Rumsdale Stone Dyke and Shepherd’s House

What did they live on?


It was common to pay shepherds ‘in kind’, letting them to have from forty to eighty of their own branded sheep. The value of these sheep was worked out between shepherds, with the owner taking the profit of his own flock.

Or if he was paid a wage, John would have received from £30 to £33 per year.

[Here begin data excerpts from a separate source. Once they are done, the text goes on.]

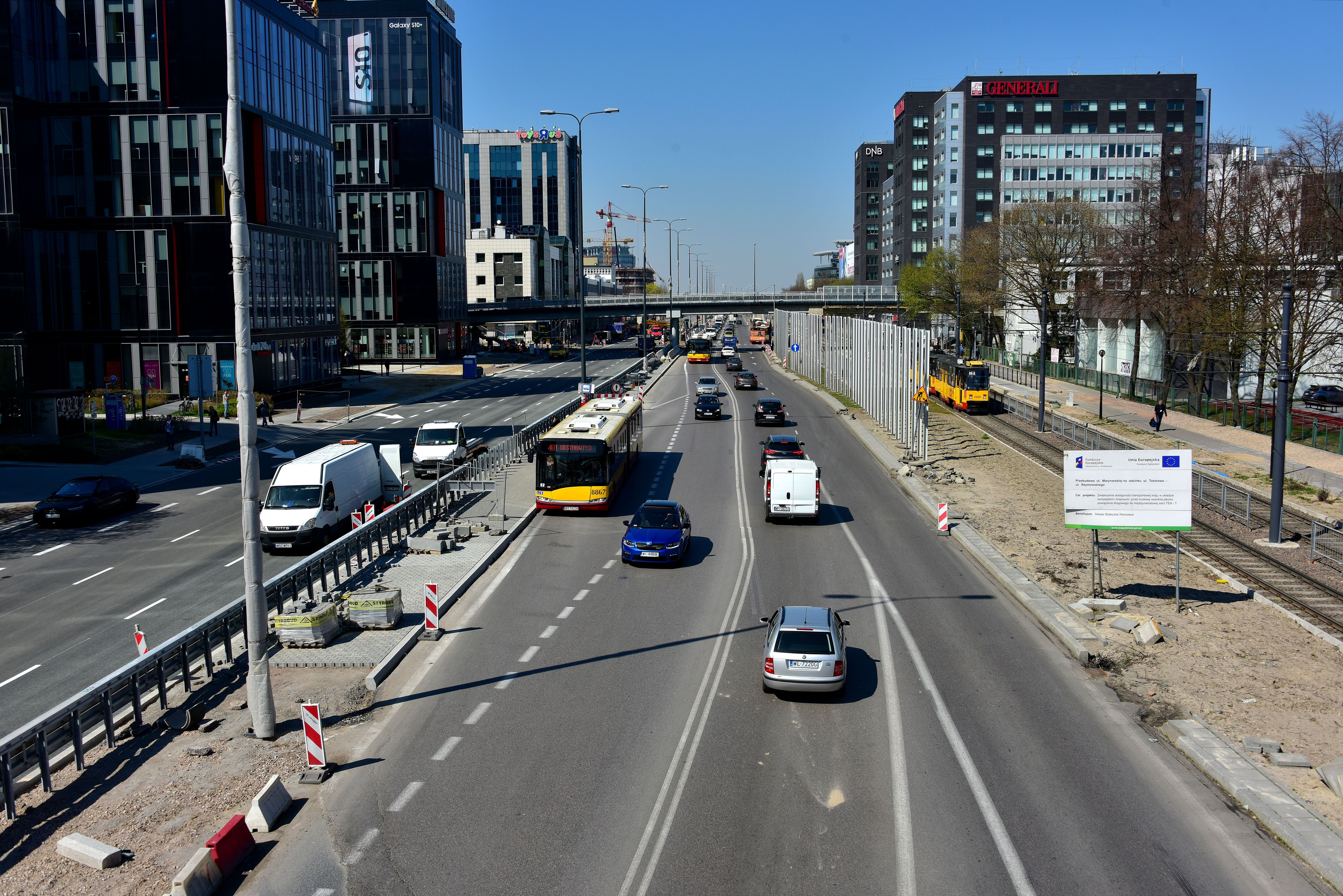 Ulica Marynarska w Warszawie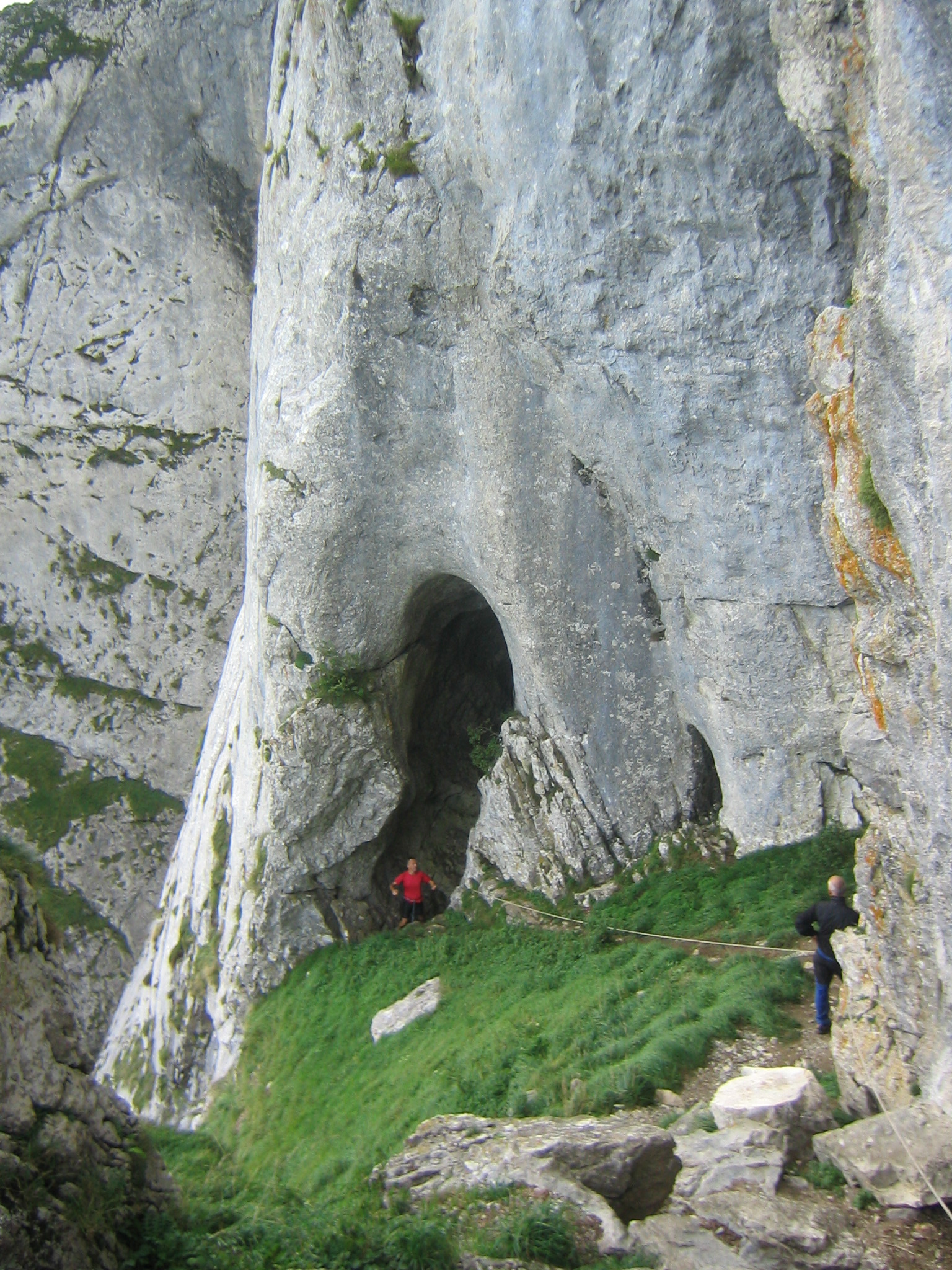 Entrada a la cueva de Mari. (Duranguesado)Vizcaya, País Vasco, España.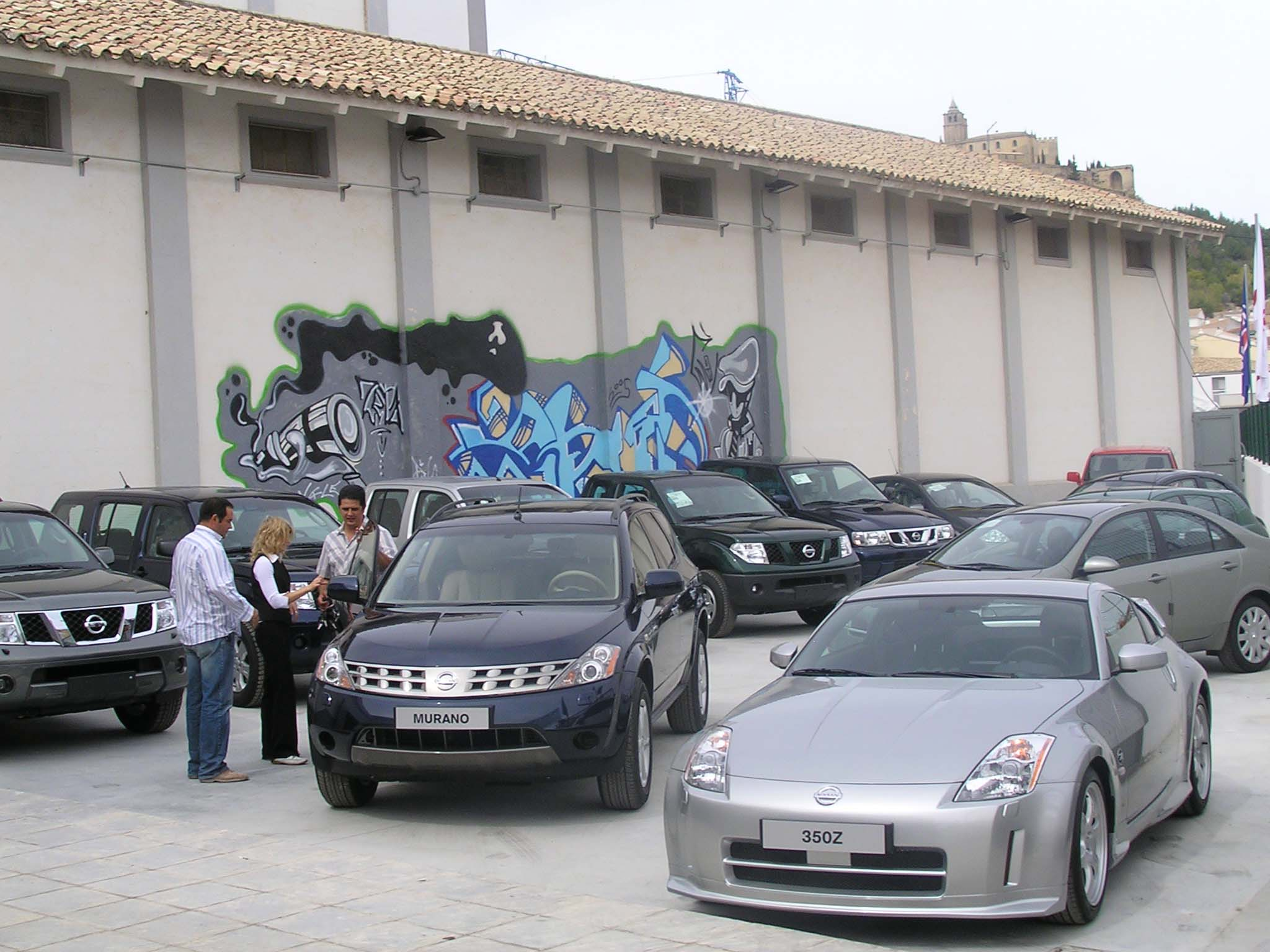 Runa Simi: Nissan-pa antawan qhawachiy, Ispañapi.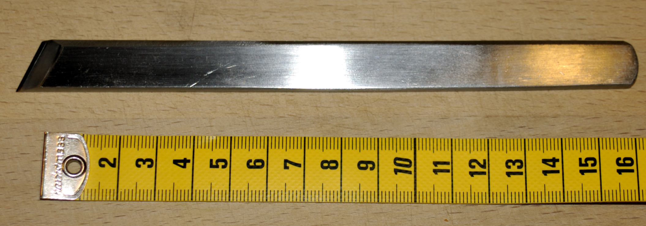 Shirabiki (Anreissmesser)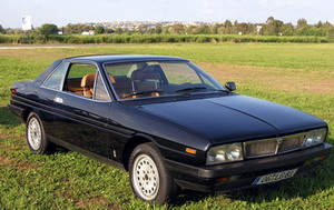 Gamma coupe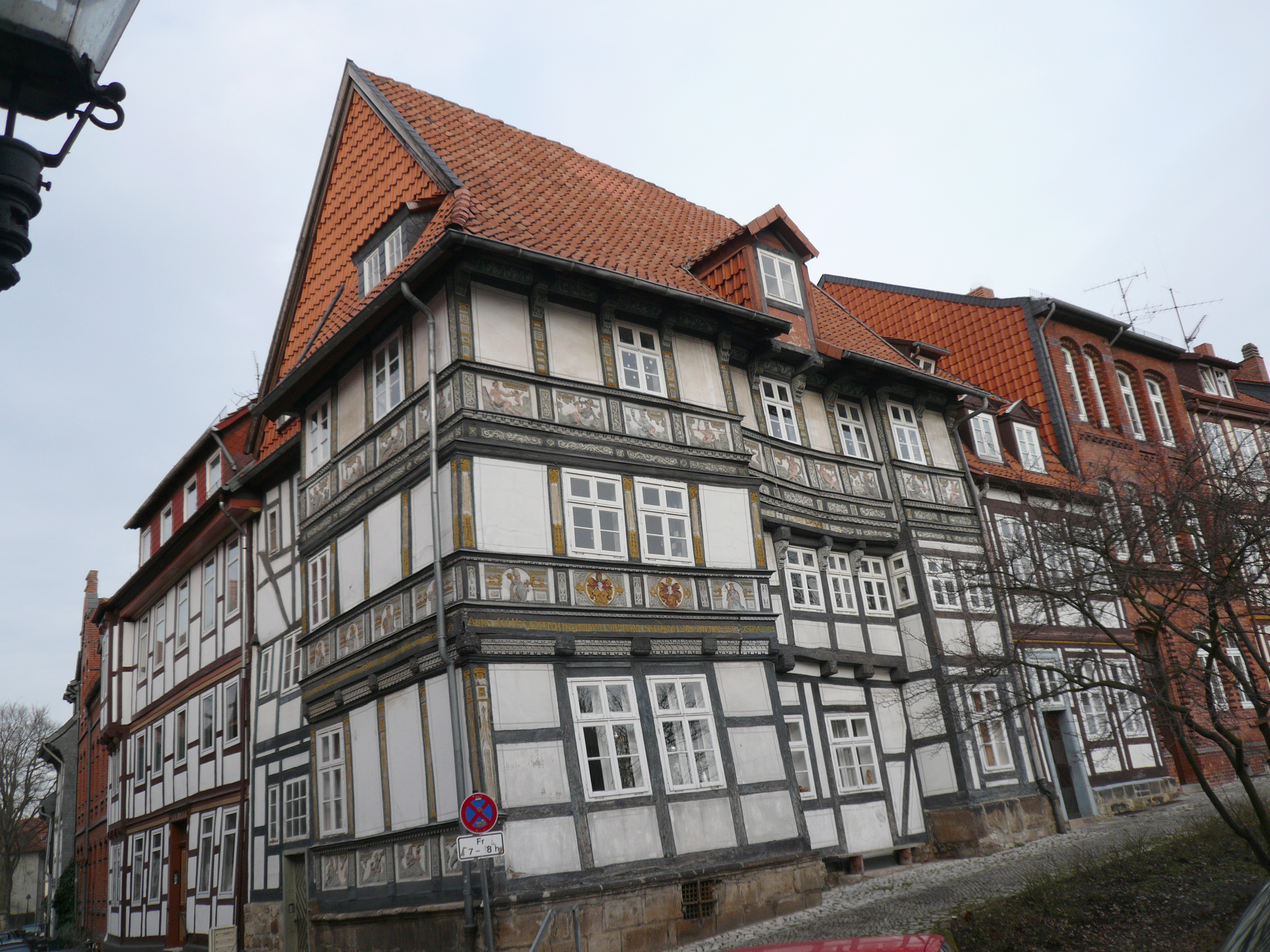 Traditional house in Hildesheim (Wernersches Haus)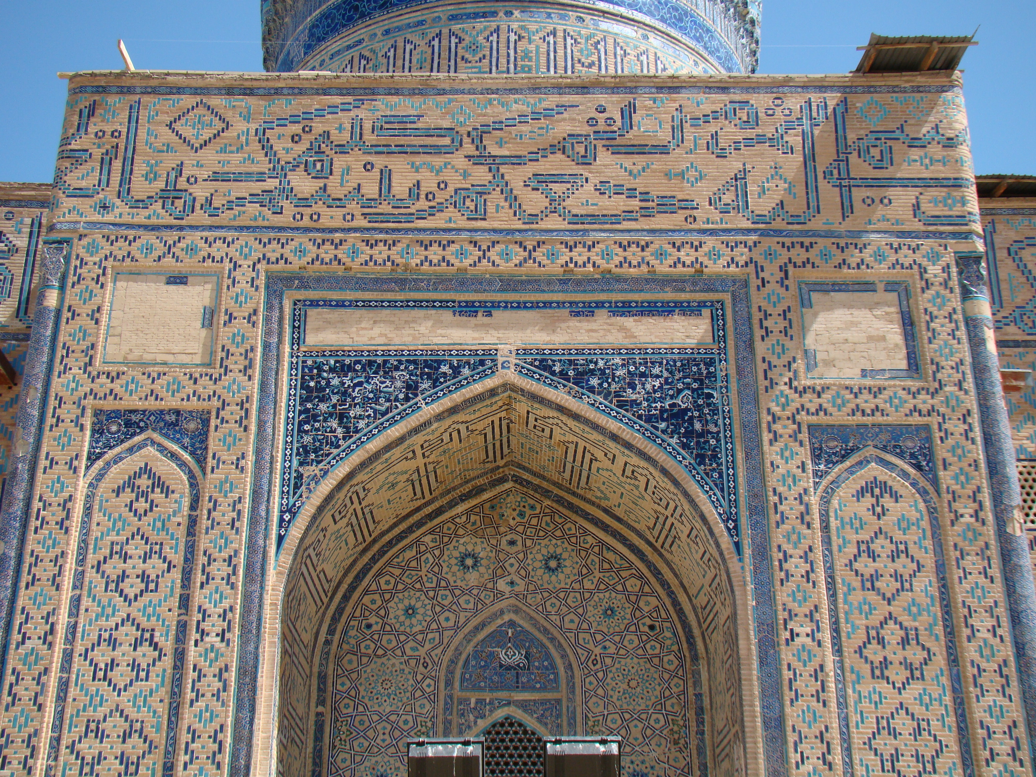 Ханака Ахмеда Ясави.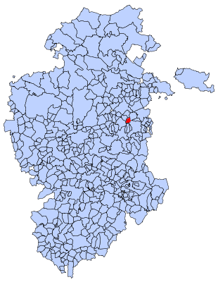 Cástil de Carrias en Burgos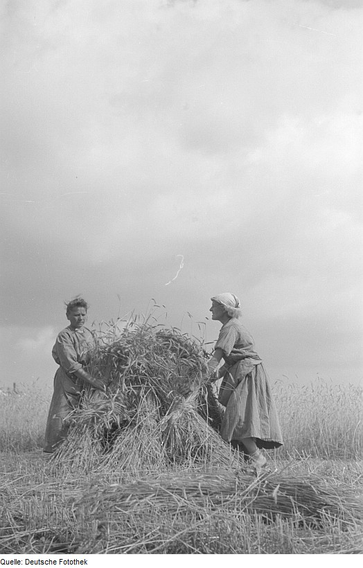 Original image description from the Deutsche Fotothek Herbst 1946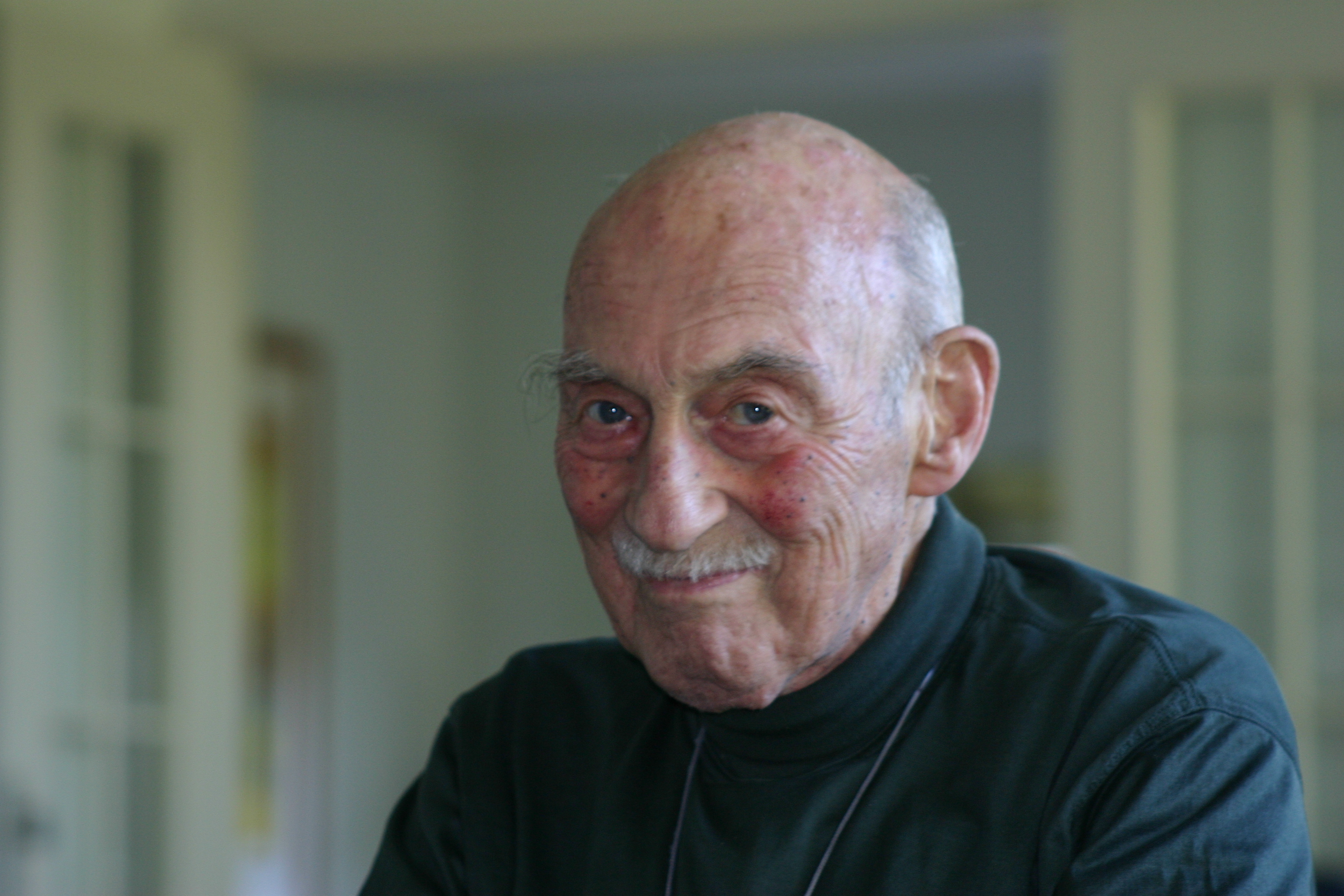 Bill Minco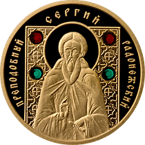 Памятна монета банку Білорусі "Сергій Радонезький". Реверс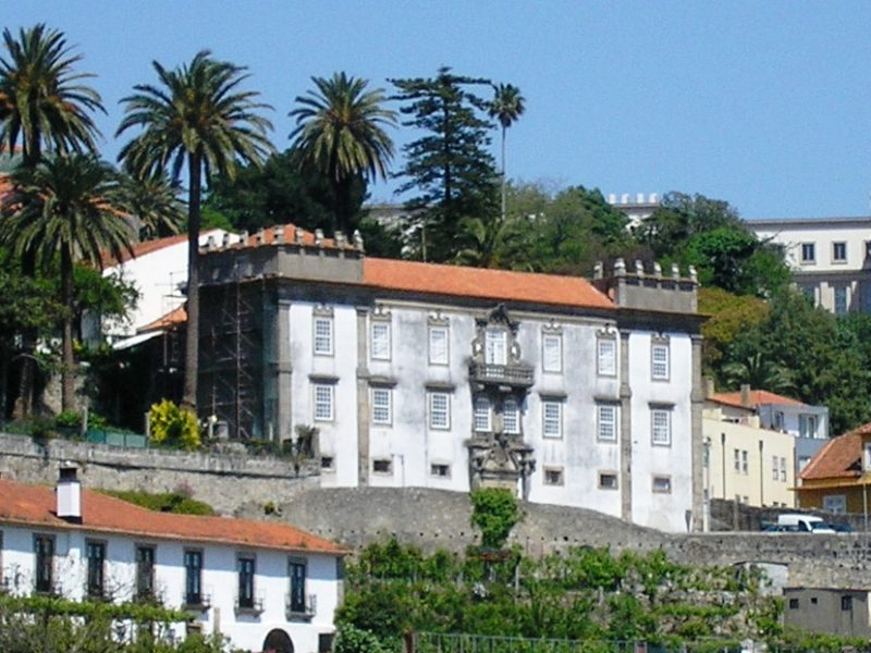 "Casa das Sereias" / Palácio das Sereias in Porto, Portugal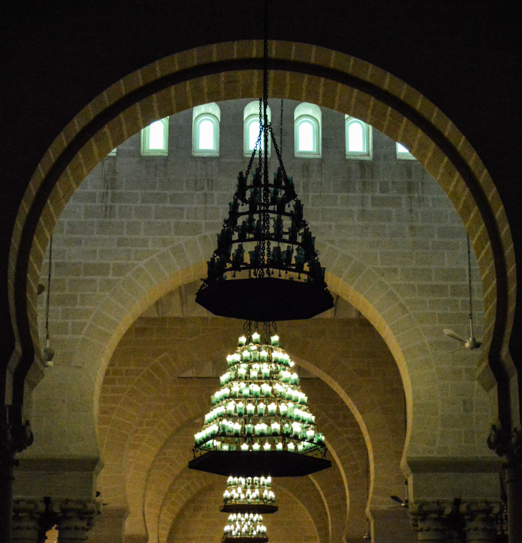 Grande mosquée et son ancien minaret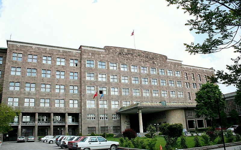 Dil ve Tarih Coğrafya Fakültesi

A very old and damaged photo of the McLeod’s house at Rumsdale


A shepherd had a house provided, plus grass for a cow, two acres of ground to grow potatoes, barley or turnips, and 65 stones of meal. 

Braxy Sheep


They were allowed to eat sick or braxy sheep. Sheep that ate icy food often died of braxy. Although braxy meat would not be eaten these days at that time it was said:

‘A braxy victim when it has been skinned, well pressed with stones in a burn to extract the inflammation, and then salted, makes no contemptible hung mutton.’ 

1841 Census




What labouring help John had at first is not known but the 1841 census shows two extra agricultural labourers living in the house (Ag Lab). They probably slept on the kitchen floor as was the custom. The remains of a shepherd’s bothy near the main Rumsdale house are still there. In the 1851 and 1861 census returns no extra farm labour is shown at Rumsdale. 

Horne’s breeding ewes would have been kept at Langwell for a few years. When they had dropped three or four lambs, the ewes were probably sent across to Rumsdale to be fattened in preparation for being driven south to the markets. The wether hoggets would likely have been sent to Rumsdale between two and three years old then kept until about three and a half years old before being sent to the markets. 

By 1841 the Rumsdale property was carrying 1600 sheep in summer and about 500 over-winter wethers which could survive tougher winter conditions than the ewes. 



                                   Photo 2011. A few sheep are still grazed at Rumsdale











Monday 8 February 2016

Kitty McLeod 1822 - 1839

From Dalnawillan burial ground looking toward the Thurso River.
Kitty is buried just at the end of the stone wall. 

After their marriage John and Christina lived for about a year at Ousdale in an old longhouse near the road.

The Laird of Langwell and Rumsdale

The farm at Ousdale (aka Ausdale) was owned by James Horne Esq. Horne had purchased Langwell and extensive Caithness lands, including Rumsdale, from Sir John Sinclair in 1816. The plan was to use Rumsdale to provide summer grazing for the Langwell flocks which would then be driven to the autumn sales at Lairg and further south. Donald Horne, the nephew of James Horne, had been busy ‘improving’ Rumsdale and is said to have removed six tenants in 1822. 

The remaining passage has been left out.